La ragazza, con il libro stretto al petto, la guardò senza mutare espressione, poi sollevò leggermente gli angoli della bocca.

“Sono contenta che tu non sia più una statua.”

Sul volto di Terra si aprì un nuovo, largo sorriso. Dalla maga quella reazione era andata oltre le sue più rosee aspettative. Benché l’ultima volta che erano andate d’accordo l’avesse traditi, ci teneva davvero a stringere amicizia con lei.

“Non ti sei messa la divisa” continuò Raven.

Terra incrociò le braccia e inclinò di lato la testa.

La ragazza gettò una breve occhiata ai suoi guanti, che insieme agli occhialetti erano l’unico indumento del vecchio completo che aveva deciso di tenere. 

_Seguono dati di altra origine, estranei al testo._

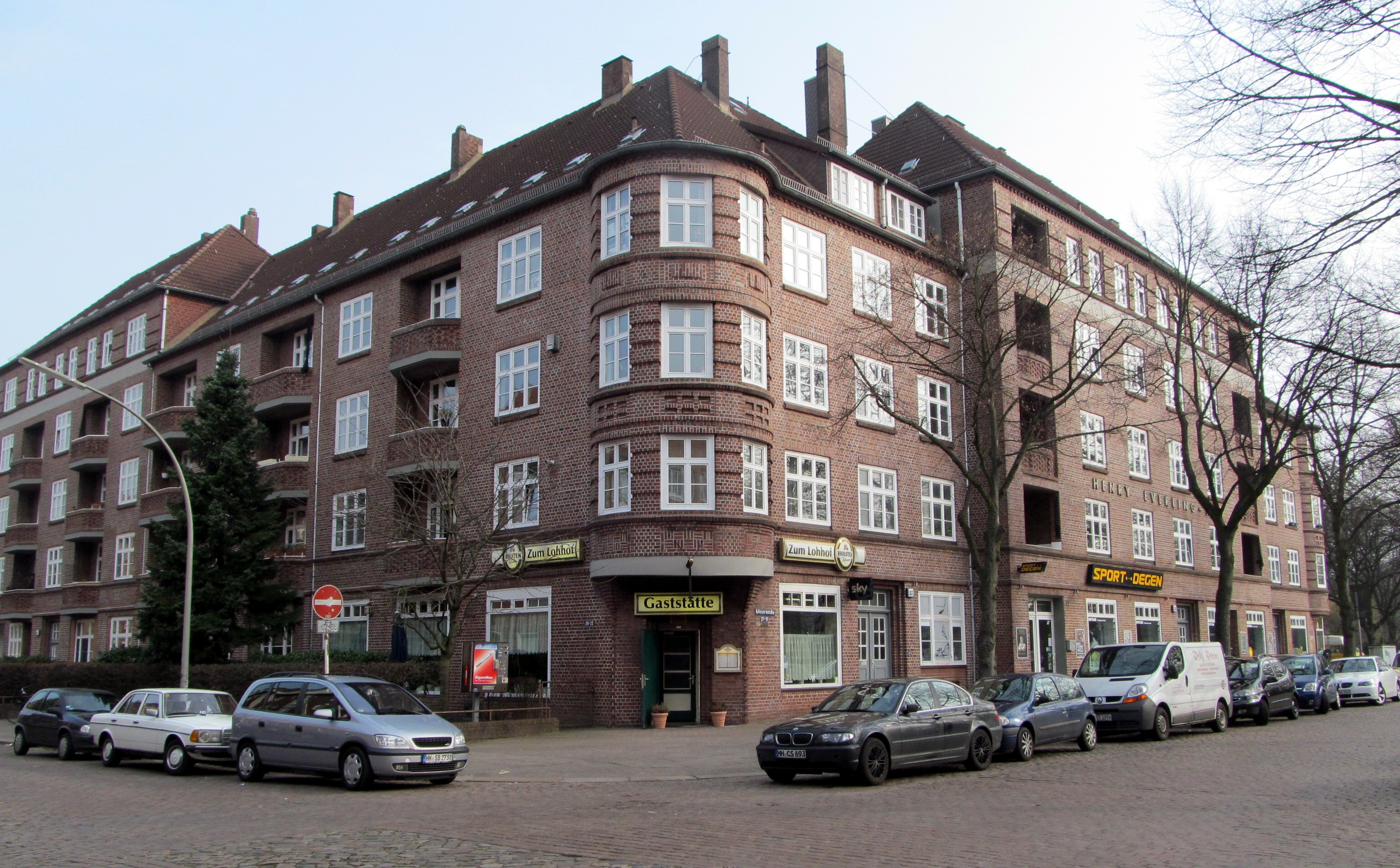 Denkmalgeschützte Wohnsiedlung "Henry-Everling-Hof" in Hamburg-Hamm, erbaut 1925 von G. Lehne, Ansicht Moorende/Ecke Lohhof This is a photograph of an architectural monument.
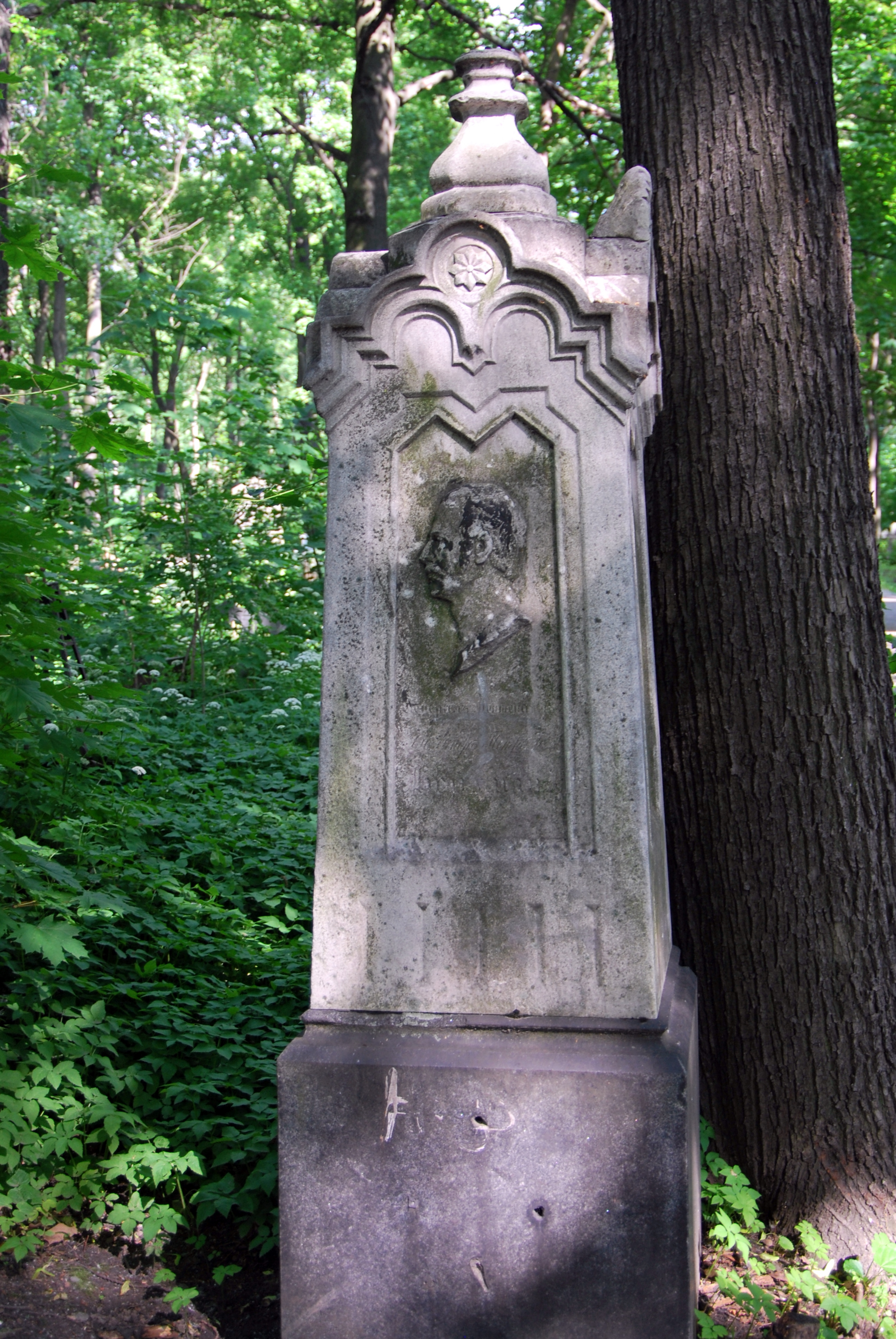 памятник

“Ho preferito di no. Non mi sentirei a mio agio. Preferisco ritornare al mio completo di prima che… insomma.”

Raven annuì.

“Non preoccuparti.”

Robin le posò una mano sulla spalla.

“Terra, siamo davvero contenti che tu sia qui” disse, sottolineando la parola davvero.

La ragazza lo guardò. Era come se avesse compreso il suo timore. Guardò gli altri ad uno ad uno. Fiotti di calore le irrorarono le guance: tutti l’avevano compreso. 

“Anche io sono felice di vedervi, ragazzi.”

 

 

 

 

***

 

 

 

“Red X.”

Il ragazzo tolse le mani, lente, dalla sua maschera. Sollevò lo sguardo.

“Rose.”

La ragazza era lì, di fronte a lui, distante solo qualche metro. La sua mente s’affollò di parole, che gli morirono tutte in gola. Rose, l’aveva cercata per tutto quel tempo e ora poteva quasi toccarla, libera, nel bosco.

Fece un passo verso di lei.

“Vieni con me.”

La ragazza era avvolta da un’armatura bianca, riluceva sotto ai raggi di sole che filtravano tra le fronde. I capelli biondi si muovevano, frustati dal vento; gli occhi ghiaccio erano fissi su di lui.

Red X fece un altro passo.

“Forza, vieni.”

Lei scosse la testa.

Il ragazzo spalancò gli occhi sotto la maschera e tese un braccio verso di lei.

“Cosa vuoi dire? Ti sto portando via da Slade, puoi essere libera!”

“Non ho ancora finito quello che dovevo fare.”

Red X strinse i pugni lungo i fianchi.

“Cosa stai dicendo? Ti hanno rinchiuso per solo Dio sa quanto in una lurida stanza a subire esperimenti e imparare a memoria testi su Markotovia e adesso che puoi andartene e iniziare una nuova vita, non lo fai?”

“Markovia.”

“Chi cazzo se ne frega! È uno sconosciuto Paese europeo che non hai nemmeno mai visto!”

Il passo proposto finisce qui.